If a representative of the corporation is to attend the Meeting the appropriate "Certificate of Appointment of Corporate Representative" should be produced prior to admission in accordance with the Notice of Meeting. A form of the certificate may be obtained from the Company's share registry or online at www.linkmarketservices.com.au.

LODGEMENT OF A PROXY FORM

This Proxy Form (and any Power of Attorney under which it is signed) must be received at an address given below by 11:00am (Brisbane time) on Saturday, 2 January 2016, being not later than 48 hours before the commencement of the Meeting. Any Proxy Form received after that time will not be valid for the scheduled Meeting.

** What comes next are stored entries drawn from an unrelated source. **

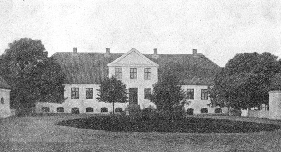 Ølstedgård er udstykket fra Brobygård i 1850. Gården ligger i Sønder Broby Sogn, Sallinge Herred, Broby Kommune. Ølstedgård er nu en del af Rudolf Steiner Skolen og kaldt Elmehøjen.
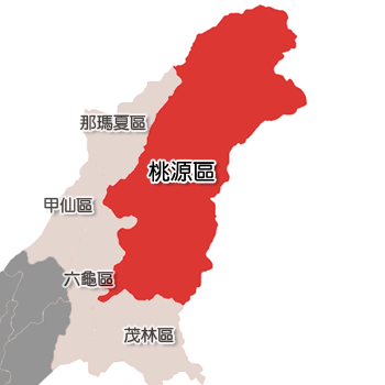 桃源區相對位置
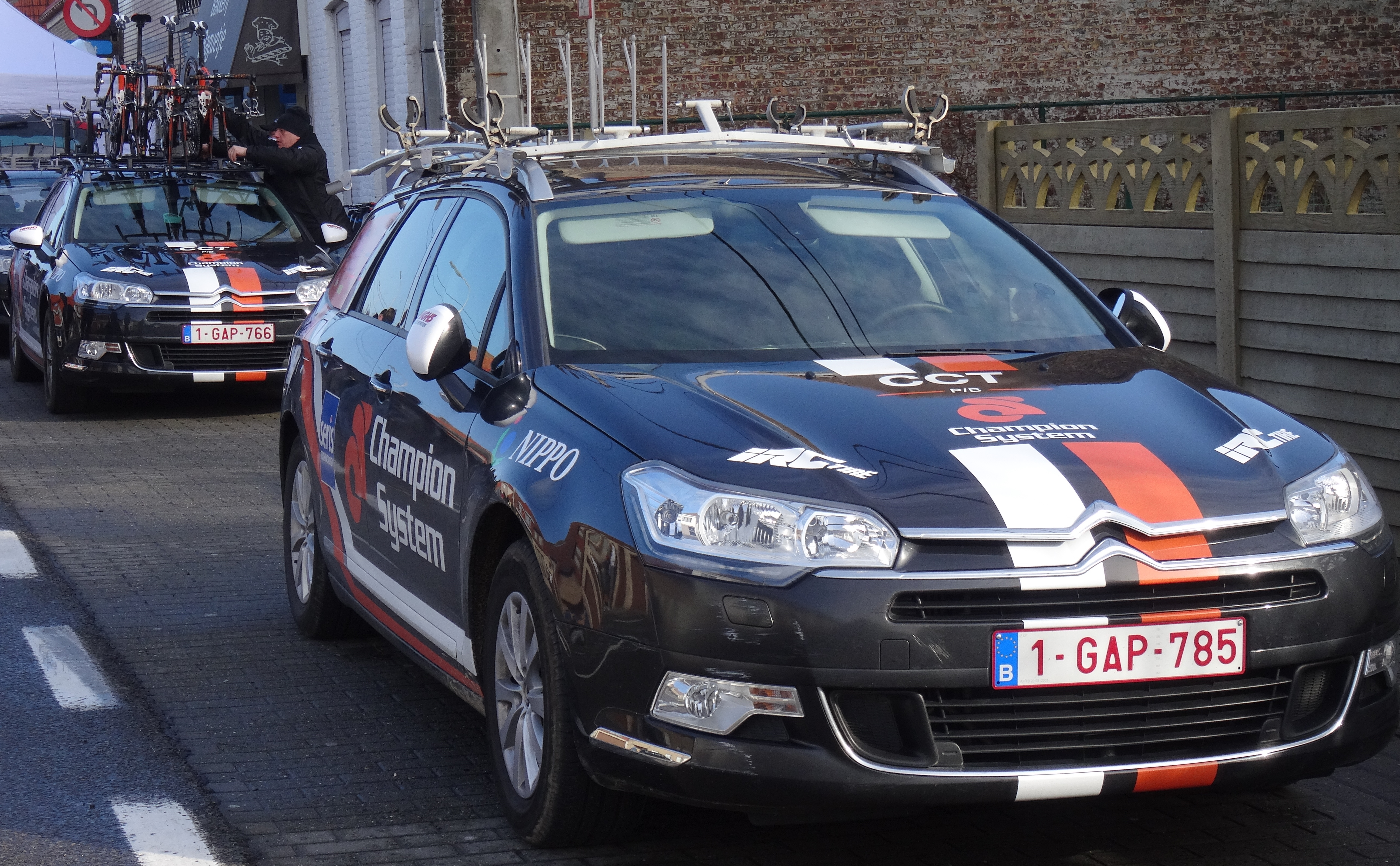 Reportage réalisé le dimanche 1er mars à l'occasion du départ et de l'arrivée de Kuurne-Bruxelles-Kuurne 2015 à Kuurne, Belgique.

Proxy Forms may be lodged using the reply paid envelope or:

BY MAIL

Pryme Energy Limited C/- Link Market Services Limited Locked Bag A14 Sydney South NSW 1235 Australia

BY FAX

+61 2 9287 0309

BY HAND

delivering it to Link Market Services Limited* 1A Homebush Bay Drive Rhodes NSW 2138

* During business hours (Monday to Friday, 9:00am–5:00pm)

VALIDITY

Only proxy forms issued by the Company or by Link Market Services Limited (Link) as agent of the Company will be deemed to be valid.

Proxy forms issued by the Company or by Link will:

  • have your name and address as recorded in the Company's share register;
  • have your unique Securityholder Reference Number (SRN) or your unique Holder Identification Number (HIN); and
  • be barcoded this bar code will enable Link to identify the number of shares held by the SRN or the HIN as the case may be.

The Board reserves its absolute and unfettered discretion to declare any proxy form not issued by the Company or by Link as invalid without the need for further enquiry.